__What is expected__.
Output only the lines below from the one holding "Az uralkodó vallások." down to the one holding "Bezławki, kościół ewangelicki, ob.", both end lines included and every picture dropped.

(Records contained in a dataset)
◆ ◆ ◆ ◆
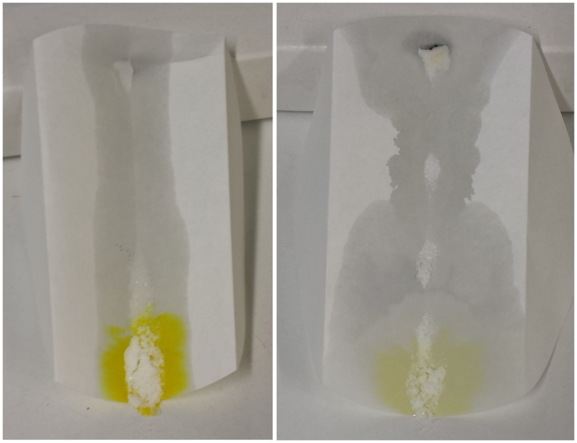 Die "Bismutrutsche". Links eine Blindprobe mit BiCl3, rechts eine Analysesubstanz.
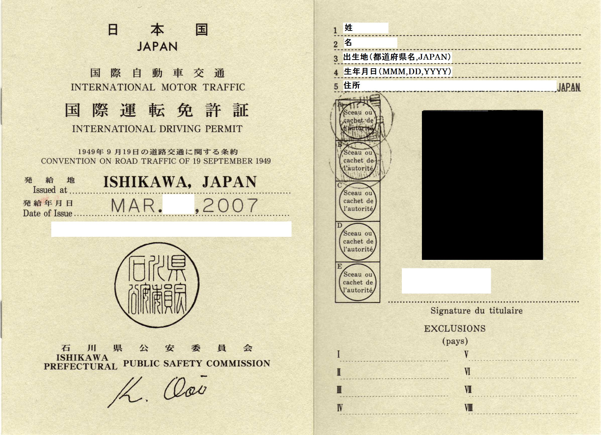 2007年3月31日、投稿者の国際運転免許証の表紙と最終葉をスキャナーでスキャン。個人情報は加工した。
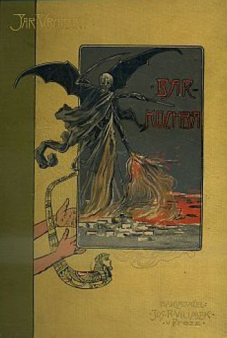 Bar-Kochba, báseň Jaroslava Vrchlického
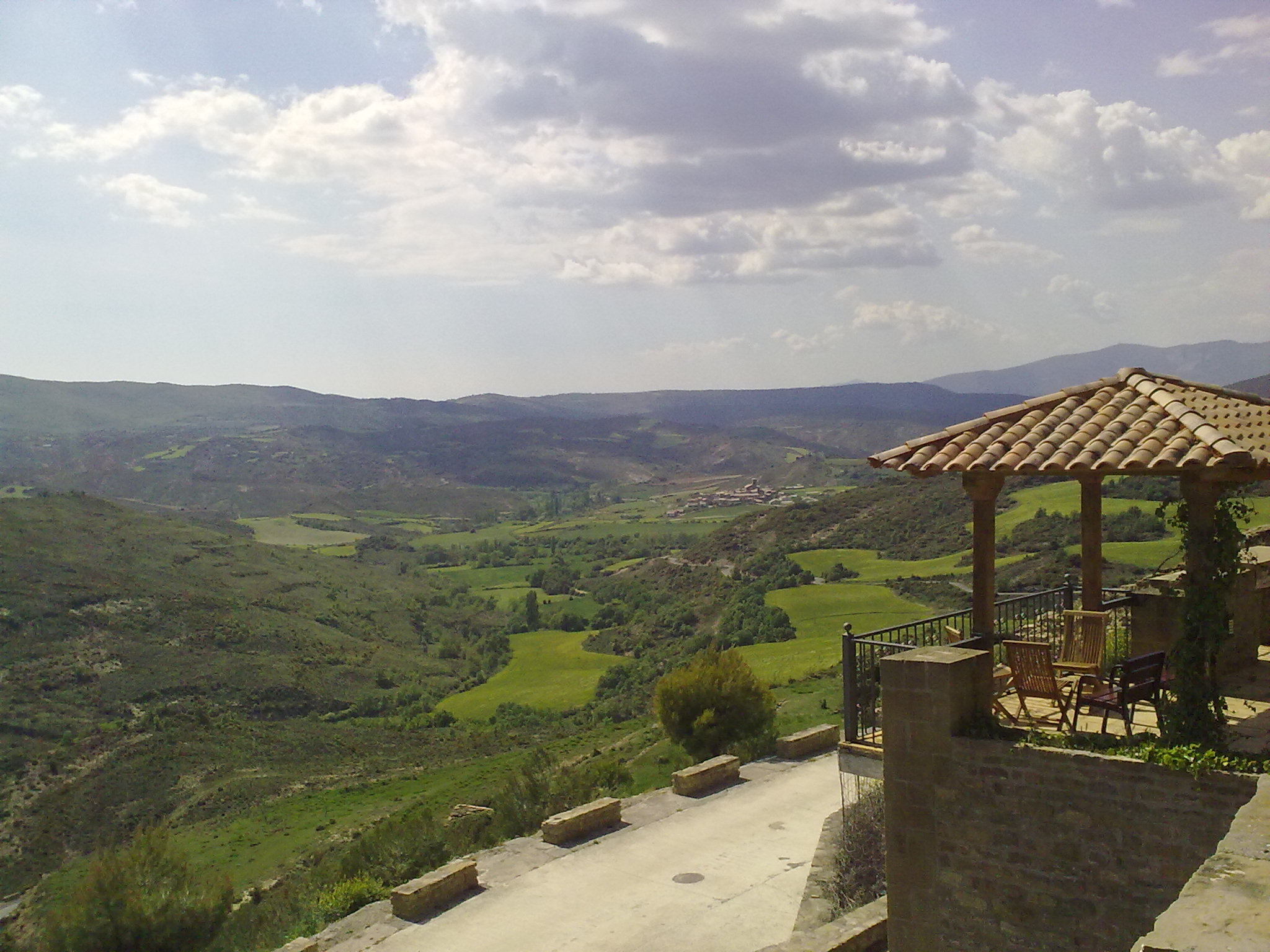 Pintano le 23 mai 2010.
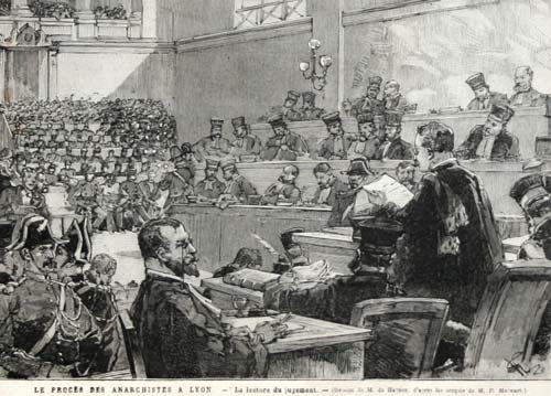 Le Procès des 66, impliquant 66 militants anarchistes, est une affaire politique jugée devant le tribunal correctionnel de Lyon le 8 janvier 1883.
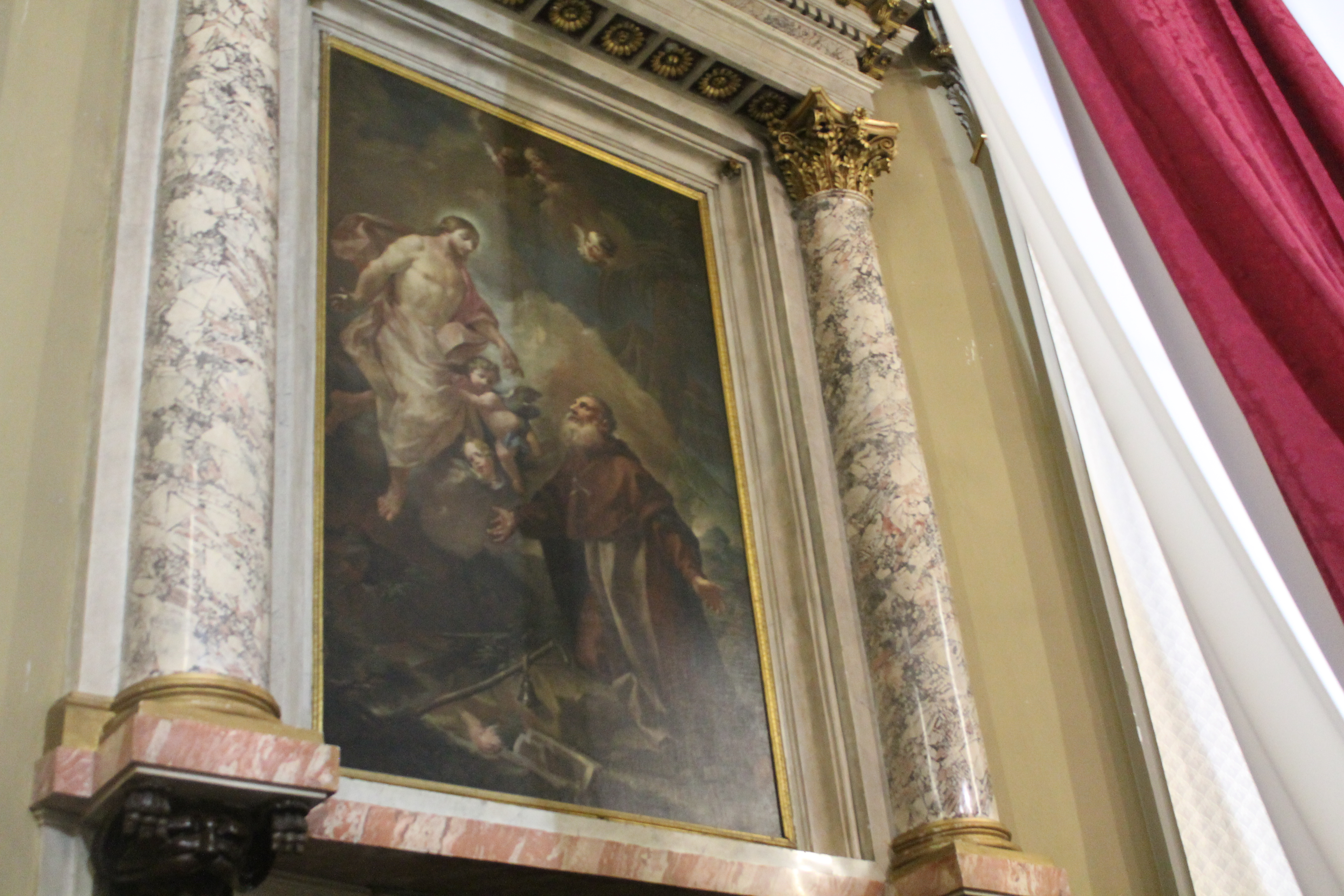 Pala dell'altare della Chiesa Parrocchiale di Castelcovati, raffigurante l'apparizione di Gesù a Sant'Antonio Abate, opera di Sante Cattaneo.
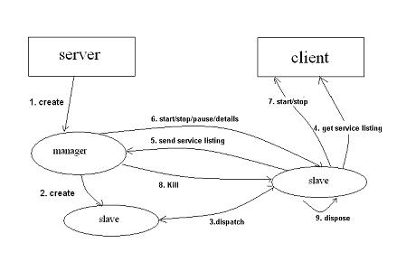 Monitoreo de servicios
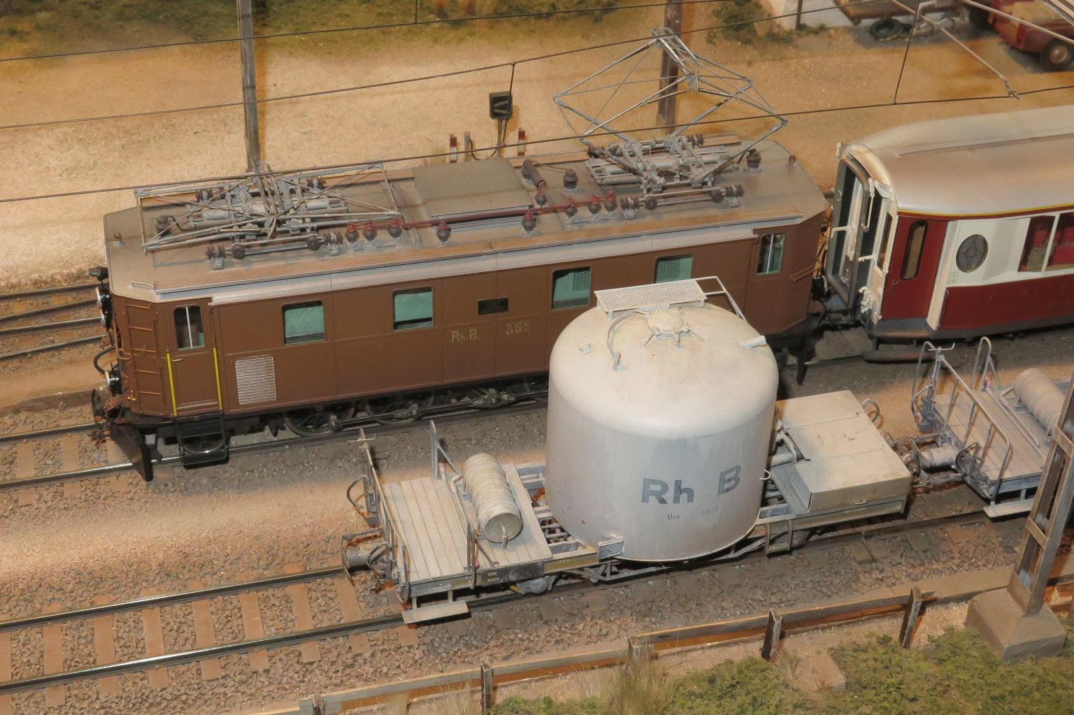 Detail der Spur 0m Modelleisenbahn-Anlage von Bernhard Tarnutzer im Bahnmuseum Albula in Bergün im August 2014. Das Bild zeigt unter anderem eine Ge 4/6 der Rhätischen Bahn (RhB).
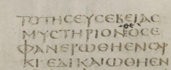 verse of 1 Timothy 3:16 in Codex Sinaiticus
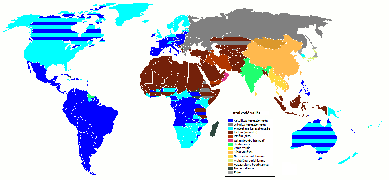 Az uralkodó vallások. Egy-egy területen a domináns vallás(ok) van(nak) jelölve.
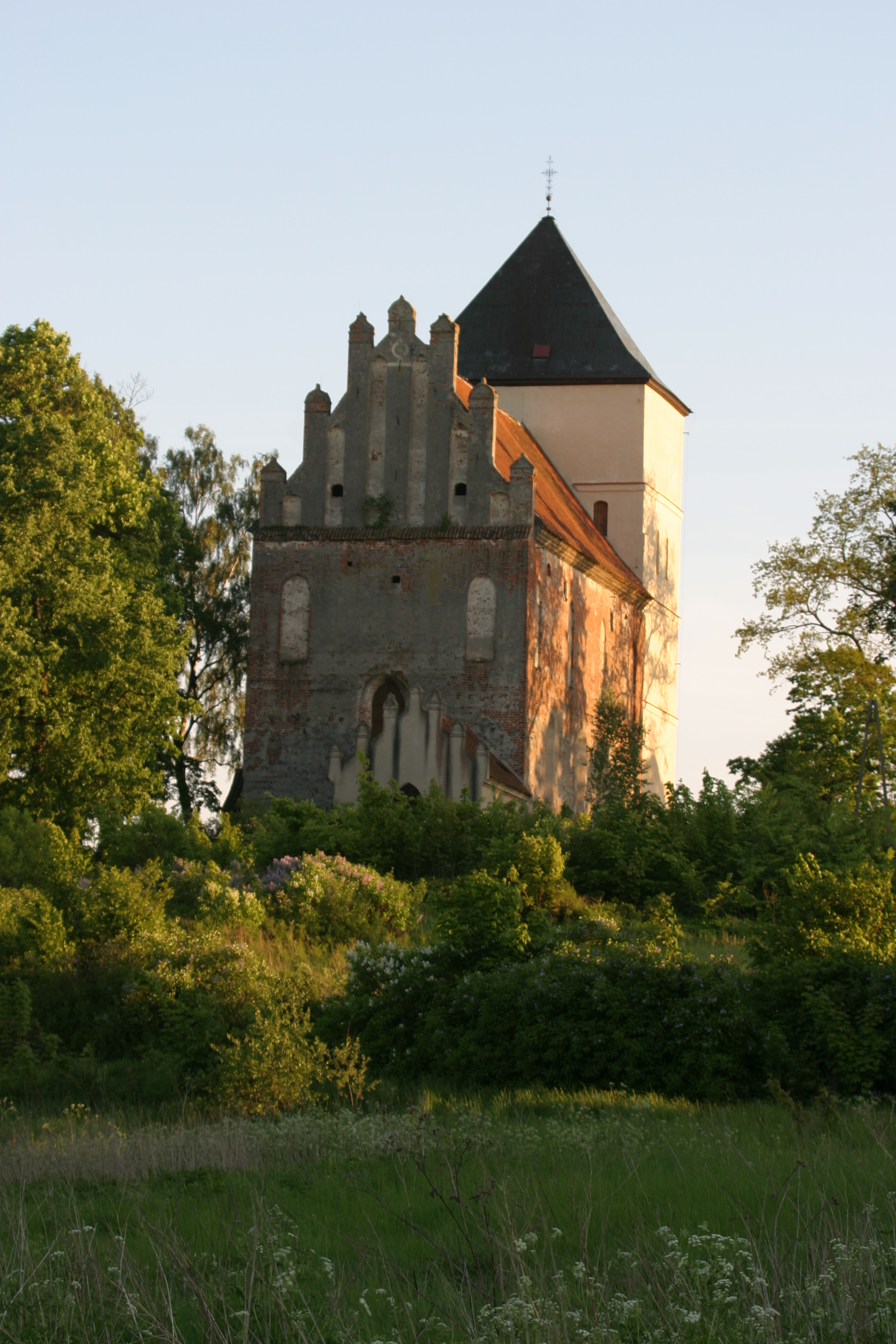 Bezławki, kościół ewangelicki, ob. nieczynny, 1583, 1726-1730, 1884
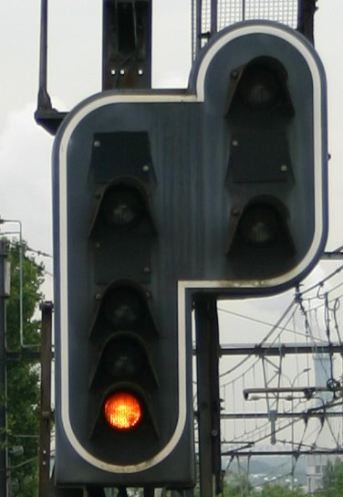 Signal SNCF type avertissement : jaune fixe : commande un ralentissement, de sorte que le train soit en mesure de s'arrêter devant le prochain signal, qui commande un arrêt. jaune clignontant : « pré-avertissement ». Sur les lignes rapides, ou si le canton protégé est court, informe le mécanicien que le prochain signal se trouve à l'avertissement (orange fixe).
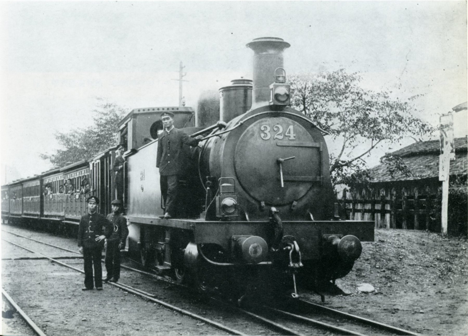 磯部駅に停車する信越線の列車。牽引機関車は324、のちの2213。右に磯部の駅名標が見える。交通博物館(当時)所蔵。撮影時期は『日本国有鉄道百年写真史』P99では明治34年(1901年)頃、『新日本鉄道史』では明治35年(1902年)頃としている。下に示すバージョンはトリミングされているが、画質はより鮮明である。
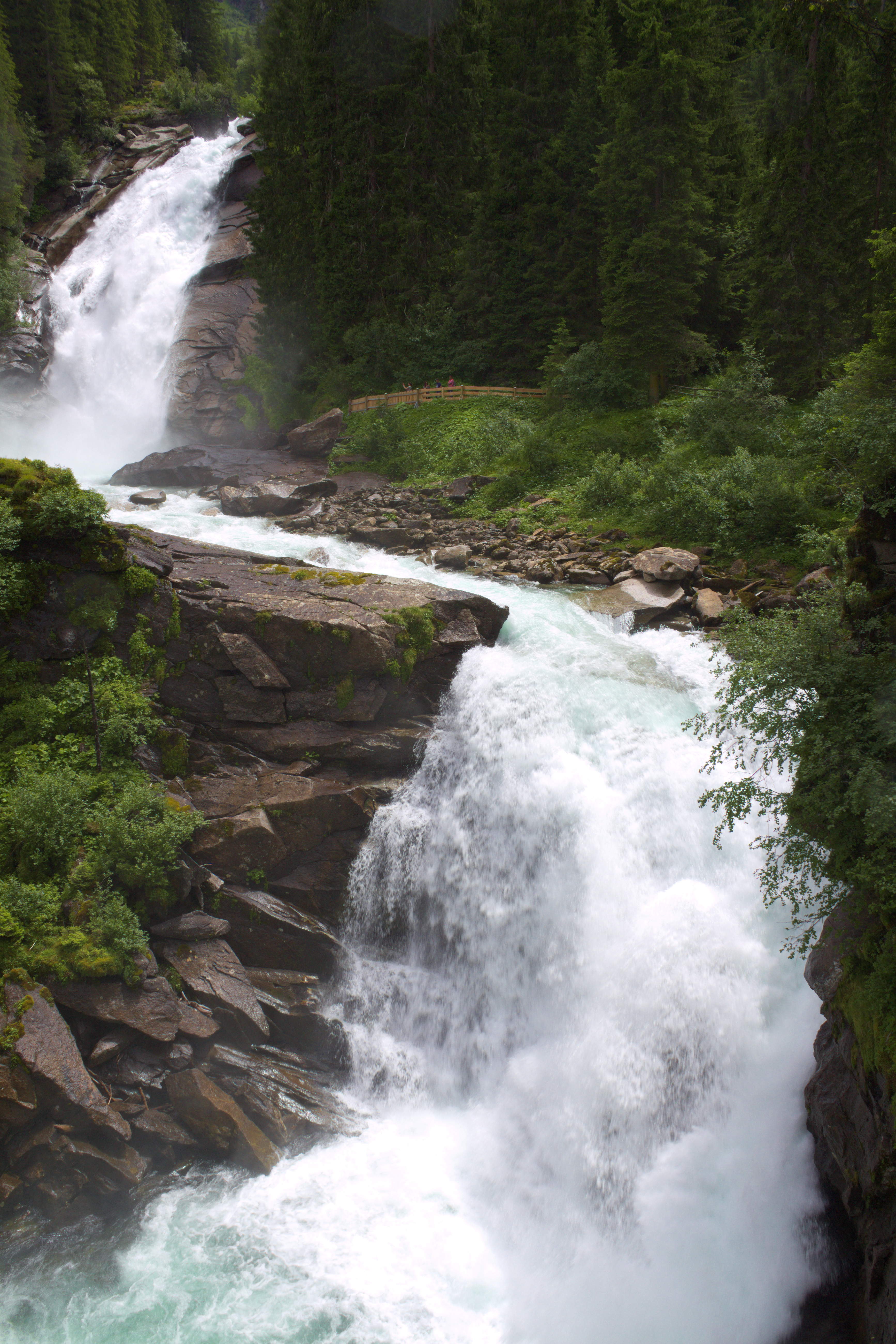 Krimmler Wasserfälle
◆ ◆ ◆ ◆
__Solution__.
 Az uralkodó vallások. Egy-egy területen a domináns vallás(ok) van(nak) jelölve.
 Bezławki, kościół ewangelicki, ob. nieczynny, 1583, 1726-1730, 1884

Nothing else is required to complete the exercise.